MIT Uses Shadows to Model 3D Scenes, Occluded Objects

A collaborative effort between MIT and Meta researchers has led to a new computer-vision technique that potentially allows self-driving cars to have a more comprehensive view of their surroundings, even seeing through obstacles like nearby vehicles.

The technique involves producing complete, three-dimensional models of a scene including sections not directly visible by employing just a single camera viewpoint. This method leverages shadow analysis to infer what occupies the hidden parts of the scene. They’re calling it PlatoNeRF, inspired by the allegory from Plato’s “Republic” wherein individuals interpret reality through shadows projected on a wall.
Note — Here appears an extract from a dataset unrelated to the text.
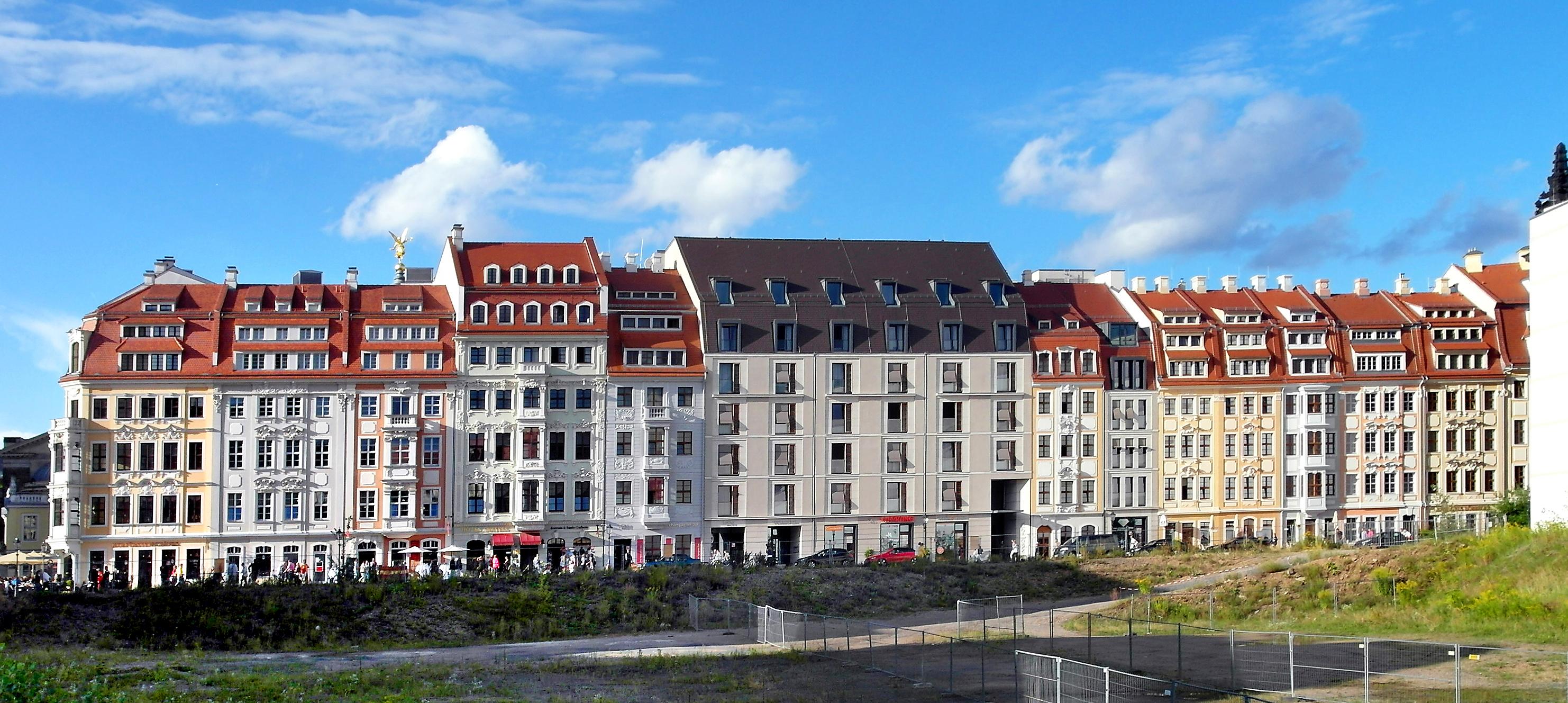 16.08.2014 Dresden Neumarktgebiet: Straßenzug: Rampische Straße 1, 3, 5 (GMP: 51.051603,13.742656), ... 31. [SAM5439.JPG]20140816100DR. JPG(c)Blobelt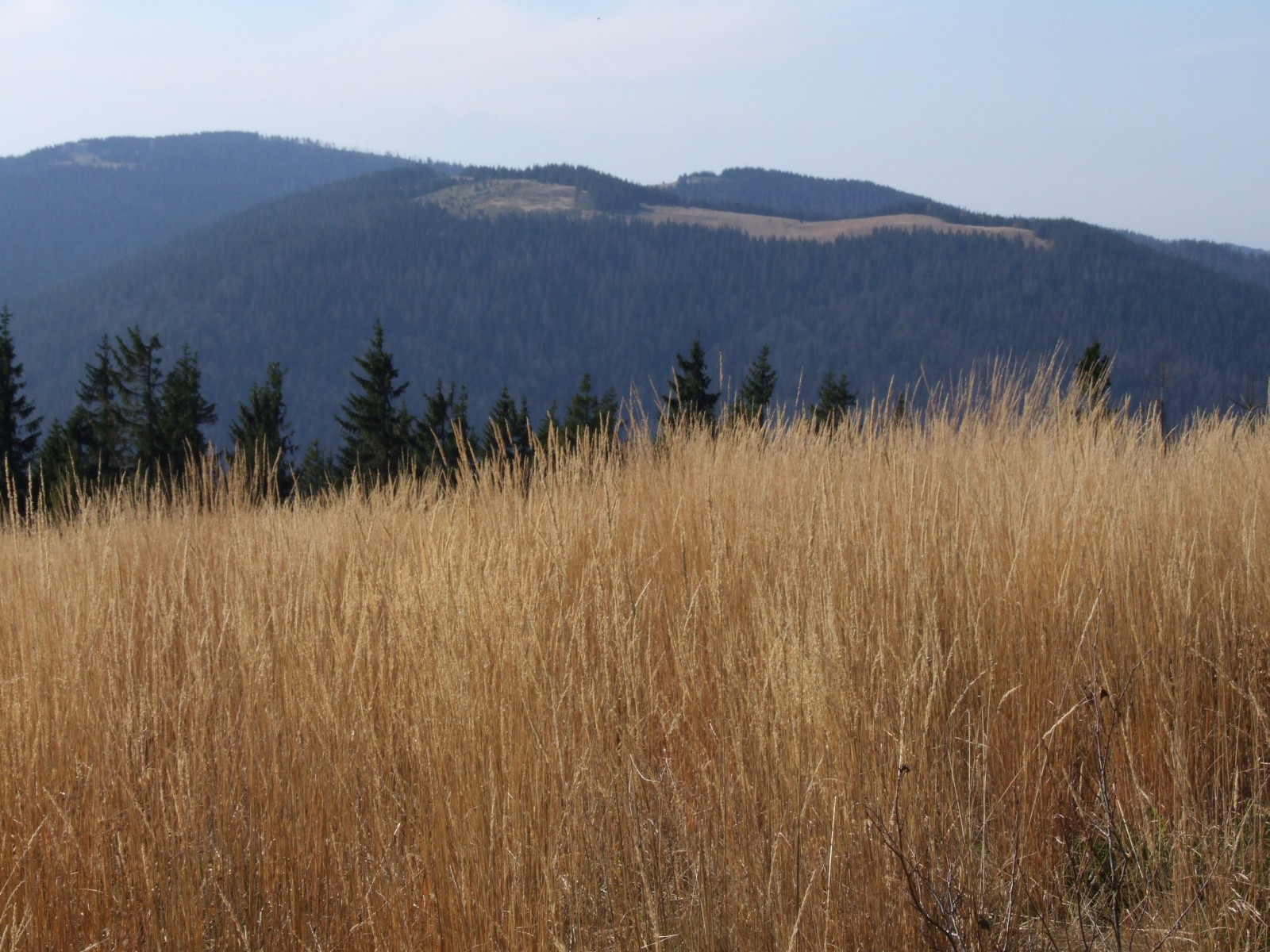 Widok z polany Pustak. W głębi Mostownica, Czoło Turbacza i Turbacz

Harnessing both lidar and machine learning, PlatoNeRF can construct more precise 3D geometries compared to some current AI methods, and it outperforms them in areas with either intense ambient light or dark backdrops where shadows are less distinct. This technology could enhance autonomous vehicle safety, and also stands to benefit AR/VR technologies by simplifying room modelling for users and assisting warehouse robots in locating objects within cluttered spaces more efficiently.

One of the core insights of this research, according to Tzofi Klinghoffer—an MIT Media Lab graduate student and lead author of the CVPR paper presenting PlatoNeRF—lies in integrating multibounce lidar and machine learning. This combination unlocks new potentials and synergizes the strengths of each discipline.

Presented at the recent Conference on Computer Vision and Pattern Recognition in Seattle, Washington, this research confronts the challenge of full 3D reconstruction from a stationary camera position. While conventional machine-learning techniques may inaccurately create non-existent aspects within concealed segments, and other methods struggling to define shapes based on shadow-casting in colour imagery might falter under certain lighting, PlatoNeRF advances by using single-photon lidar technology.

PlatoNeRF’s approach captures light bouncing multiple times within a scene, thus gathering in-depth data, including details cast by secondary shadows. The system sequentially illuminates numerous points within the scene to compile comprehensive images that reconstruct the entire space in three dimensions. Klinghoffer explains that every illumination point produces new shadows which, when combined with various light sources, helps to exclude occluded regions from the overall view, providing a clearer picture of what is actually present. Looking ahead, the MIT team seeks to explore further the benefits of tracking multiple light bounces and is poised to introduce deep learning enhancements along with incorporating color image analysis to enrich texture details in reconstructions.

DVN comment

PlatoNeRF, by integrating lidar with advanced machine learning algorithms, can generate more accurate 3D geometries than several existing AI techniques. Integrating multibounce propagation in lidar processing can enhance the characterization of objects, particularly if these objects are partially shadowed by first plane located objects. This innovation has clearly the potential to improve safety for self-driving cars and advance AR/VR technologies.